* _What the exercise asks_: Write out the following records exactly, each one in full.

[Collected data entries]
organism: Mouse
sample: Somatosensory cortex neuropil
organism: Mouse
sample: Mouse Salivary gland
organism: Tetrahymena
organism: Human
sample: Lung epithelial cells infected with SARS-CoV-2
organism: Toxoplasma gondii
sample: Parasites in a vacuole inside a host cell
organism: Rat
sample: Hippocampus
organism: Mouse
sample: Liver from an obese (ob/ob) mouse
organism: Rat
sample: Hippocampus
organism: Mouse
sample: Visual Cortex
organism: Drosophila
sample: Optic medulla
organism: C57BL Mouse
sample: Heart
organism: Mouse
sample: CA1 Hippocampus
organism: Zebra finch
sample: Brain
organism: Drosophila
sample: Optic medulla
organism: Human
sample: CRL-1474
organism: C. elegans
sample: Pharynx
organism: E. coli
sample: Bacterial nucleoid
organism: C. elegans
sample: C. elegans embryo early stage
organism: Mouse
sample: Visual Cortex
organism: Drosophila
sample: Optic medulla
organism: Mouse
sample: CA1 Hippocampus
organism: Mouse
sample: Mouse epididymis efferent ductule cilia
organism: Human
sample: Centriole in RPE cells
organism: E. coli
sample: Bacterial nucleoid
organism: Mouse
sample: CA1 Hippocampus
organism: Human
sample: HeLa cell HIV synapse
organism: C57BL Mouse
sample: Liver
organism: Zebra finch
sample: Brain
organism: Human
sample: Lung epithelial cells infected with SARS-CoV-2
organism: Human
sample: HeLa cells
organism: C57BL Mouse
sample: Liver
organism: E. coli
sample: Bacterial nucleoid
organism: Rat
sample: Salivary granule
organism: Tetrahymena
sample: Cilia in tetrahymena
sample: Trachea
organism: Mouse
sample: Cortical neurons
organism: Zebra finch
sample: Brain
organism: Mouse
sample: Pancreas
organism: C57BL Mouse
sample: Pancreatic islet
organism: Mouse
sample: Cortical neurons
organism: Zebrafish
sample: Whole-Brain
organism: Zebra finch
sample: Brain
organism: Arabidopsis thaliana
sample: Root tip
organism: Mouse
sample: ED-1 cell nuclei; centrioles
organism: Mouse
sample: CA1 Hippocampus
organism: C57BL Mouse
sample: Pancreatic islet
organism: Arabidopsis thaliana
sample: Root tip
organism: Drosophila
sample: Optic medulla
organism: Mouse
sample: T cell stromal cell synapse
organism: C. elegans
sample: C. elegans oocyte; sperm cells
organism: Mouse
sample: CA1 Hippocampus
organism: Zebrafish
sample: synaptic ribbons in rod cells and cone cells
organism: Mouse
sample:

* _Solved problem_:
organism: Mouse
sample: Somatosensory cortex neuropil
organism: Mouse
sample: Mouse Salivary gland
organism: Tetrahymena
organism: Human
sample: Lung epithelial cells infected with SARS-CoV-2
organism: Toxoplasma gondii
sample: Parasites in a vacuole inside a host cell
organism: Rat
sample: Hippocampus
organism: Mouse
sample: Liver from an obese (ob/ob) mouse
organism: Rat
sample: Hippocampus
organism: Mouse
sample: Visual Cortex
organism: Drosophila
sample: Optic medulla
organism: C57BL Mouse
sample: Heart
organism: Mouse
sample: CA1 Hippocampus
organism: Zebra finch
sample: Brain
organism: Drosophila
sample: Optic medulla
organism: Human
sample: CRL-1474
organism: C. elegans
sample: Pharynx
organism: E. coli
sample: Bacterial nucleoid
organism: C. elegans
sample: C. elegans embryo early stage
organism: Mouse
sample: Visual Cortex
organism: Drosophila
sample: Optic medulla
organism: Mouse
sample: CA1 Hippocampus
organism: Mouse
sample: Mouse epididymis efferent ductule cilia
organism: Human
sample: Centriole in RPE cells
organism: E. coli
sample: Bacterial nucleoid
organism: Mouse
sample: CA1 Hippocampus
organism: Human
sample: HeLa cell HIV synapse
organism: C57BL Mouse
sample: Liver
organism: Zebra finch
sample: Brain
organism: Human
sample: Lung epithelial cells infected with SARS-CoV-2
organism: Human
sample: HeLa cells
organism: C57BL Mouse
sample: Liver
organism: E. coli
sample: Bacterial nucleoid
organism: Rat
sample: Salivary granule
organism: Tetrahymena
sample: Cilia in tetrahymena
sample: Trachea
organism: Mouse
sample: Cortical neurons
organism: Zebra finch
sample: Brain
organism: Mouse
sample: Pancreas
organism: C57BL Mouse
sample: Pancreatic islet
organism: Mouse
sample: Cortical neurons
organism: Zebrafish
sample: Whole-Brain
organism: Zebra finch
sample: Brain
organism: Arabidopsis thaliana
sample: Root tip
organism: Mouse
sample: ED-1 cell nuclei; centrioles
organism: Mouse
sample: CA1 Hippocampus
organism: C57BL Mouse
sample: Pancreatic islet
organism: Arabidopsis thaliana
sample: Root tip
organism: Drosophila
sample: Optic medulla
organism: Mouse
sample: T cell stromal cell synapse
organism: C. elegans
sample: C. elegans oocyte; sperm cells
organism: Mouse
sample: CA1 Hippocampus
organism: Zebrafish
sample: synaptic ribbons in rod cells and cone cells
organism: Mouse
sample:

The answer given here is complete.